Military medical planners must consider how aeromedical evacuation (MEDEVAC) assets will be utilized when preparing for and supporting combat operations. This research examines the MEDEVAC dispatching, preemption-rerouting, and redeployment (DPR) problem. The intent of this research is to determine high-quality DPR policies that improve the performance of United States Army MEDEVAC systems and ultimately increase the combat casualty survivability rate. A discounted, infinite-horizon Markov decision process (MDP) model of the MEDEVAC DPR problem is formulated and solved via an approximate dynamic programming (ADP) strategy that utilizes a support vector regression value function approximation scheme within an approximate policy iteration algorithmic framework. The objective is to maximize the expected total discounted reward attained by the system. The applicability of the MDP model is examined via a notional, representative planning scenario based on high-intensity combat operations to defend Azerbaijan against a notional aggressor. Computational experimentation is performed to determine how selected problem features and algorithmic features affect the quality of solutions attained by the ADP-generated DPR policies and to assess the efficacy of the proposed solution methodology. The results from the computational experiments indicate the ADP-generated policies significantly outperform the two benchmark policies considered. Moreover, the results reveal that the average service time of high-precedence, time-sensitive requests decreases when an ADP policy is adopted during high-intensity conflicts. As the rate at which requests enter the MEDEVAC system increases, the performance gap between the ADP policy and the first benchmark policy (i.e., the currently practiced, closest-available dispatching policy) increases substantially.
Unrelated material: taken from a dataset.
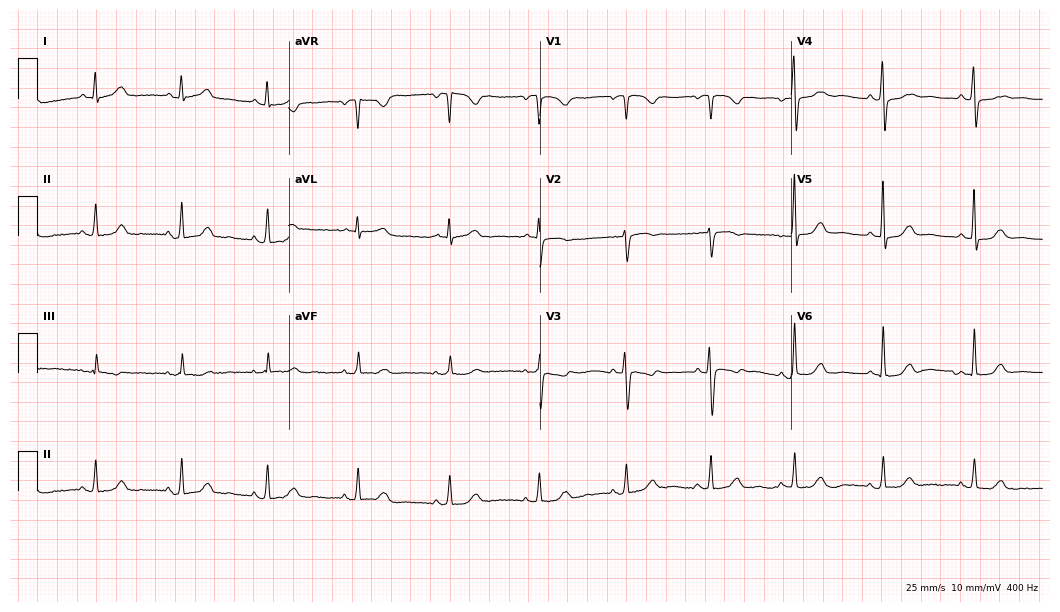
Electrocardiogram (10.2-second recording at 400 Hz), a 53-year-old female patient. Overall reading on record: normal ECG.
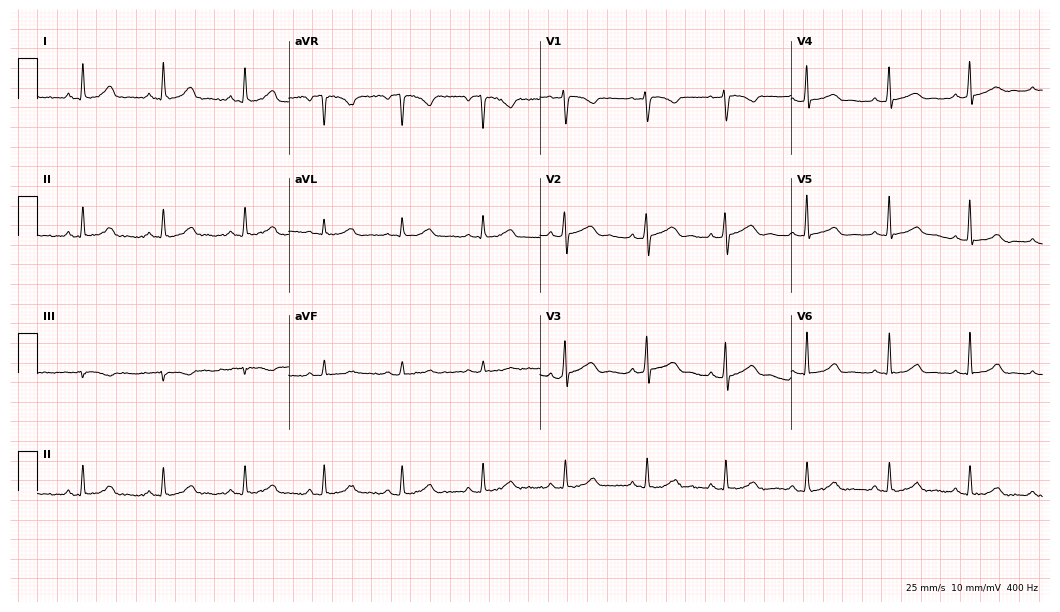
Resting 12-lead electrocardiogram. Patient: a woman, 37 years old. Read as a normal ECG.

Conversely, as the rate at which requests enter the system decreases, the ADP performance improvement over both benchmark policies decreases, indicating the ADP policy provides little-to-no benefit over a myopic approach (e.g., as utilized in the benchmark policies) when the intensity of a conflict is low. Ultimately, this research informs the development and implementation of future tactics, techniques, and procedures for military MEDEVAC operations.

Suggested Citation

  • Jenkins, Phillip R. & Robbins, Matthew J. & Lunday, Brian J., 2021. "Approximate dynamic programming for the military aeromedical evacuation dispatching, preemption-rerouting, and redeployment problem," European Journal of Operational Research, Elsevier, vol. 290(1), pages 132-143.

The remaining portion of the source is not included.